◆ **DATA FOR PROCESSING**:
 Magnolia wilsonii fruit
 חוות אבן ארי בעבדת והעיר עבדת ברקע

---

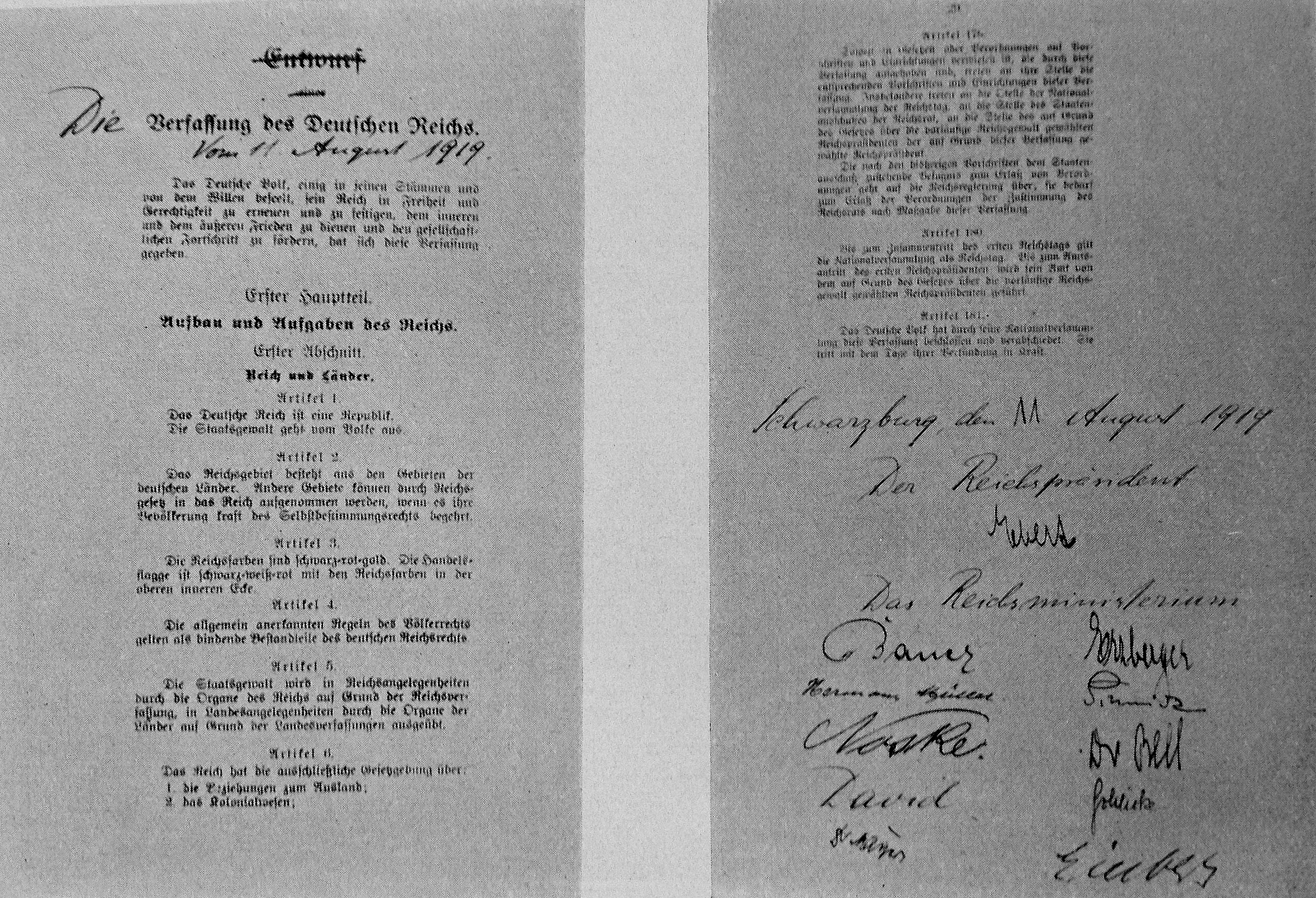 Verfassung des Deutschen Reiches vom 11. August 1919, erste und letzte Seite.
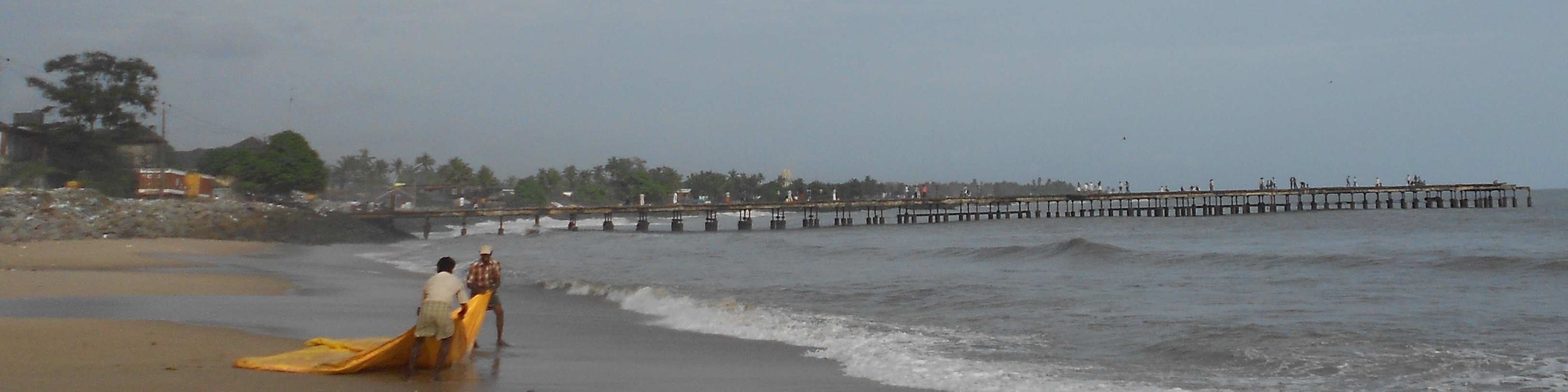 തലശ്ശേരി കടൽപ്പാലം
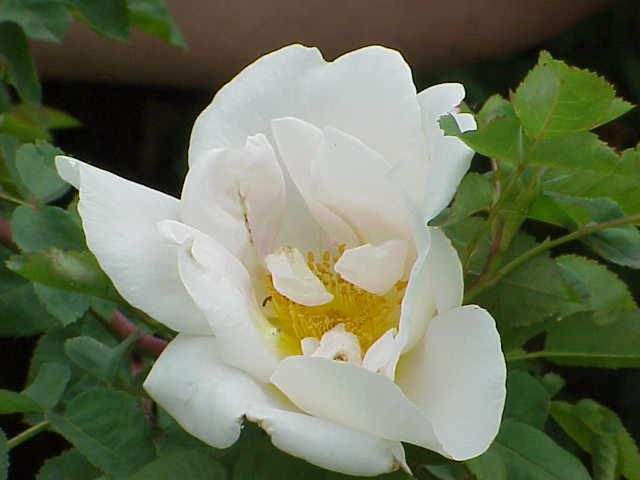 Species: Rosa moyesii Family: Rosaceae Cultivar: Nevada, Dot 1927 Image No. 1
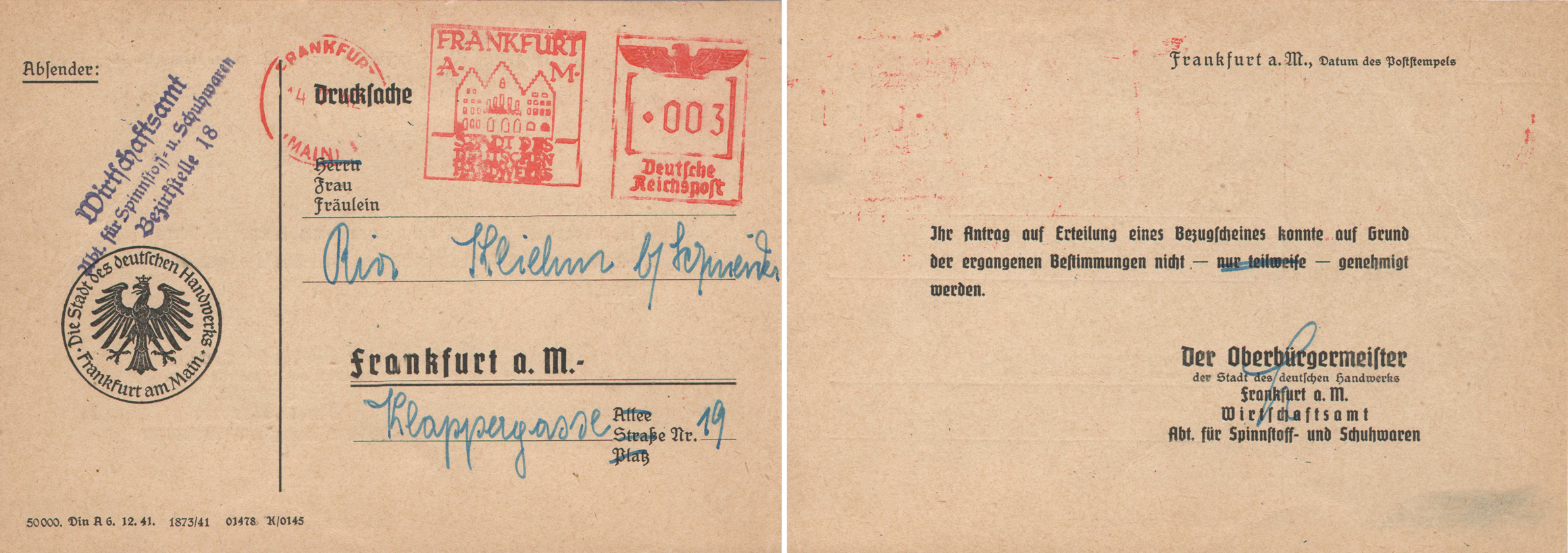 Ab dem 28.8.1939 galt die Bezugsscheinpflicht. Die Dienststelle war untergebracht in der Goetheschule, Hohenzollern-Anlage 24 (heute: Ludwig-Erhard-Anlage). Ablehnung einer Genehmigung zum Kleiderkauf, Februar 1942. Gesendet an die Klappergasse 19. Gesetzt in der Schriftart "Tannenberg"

◆ **WHAT YOU HAVE TO DO**: Starting with the line that has "തലശ്ശേരി കടൽപ്പാലം" and going on through the line that has "Species: Rosa moyesii", transcribe the records above exactly, but skip the pictures.

◆ **COMPLETED TASK**:
 തലശ്ശേരി കടൽപ്പാലം
 Species: Rosa moyesii Family: Rosaceae Cultivar: Nevada, Dot 1927 Image No. 1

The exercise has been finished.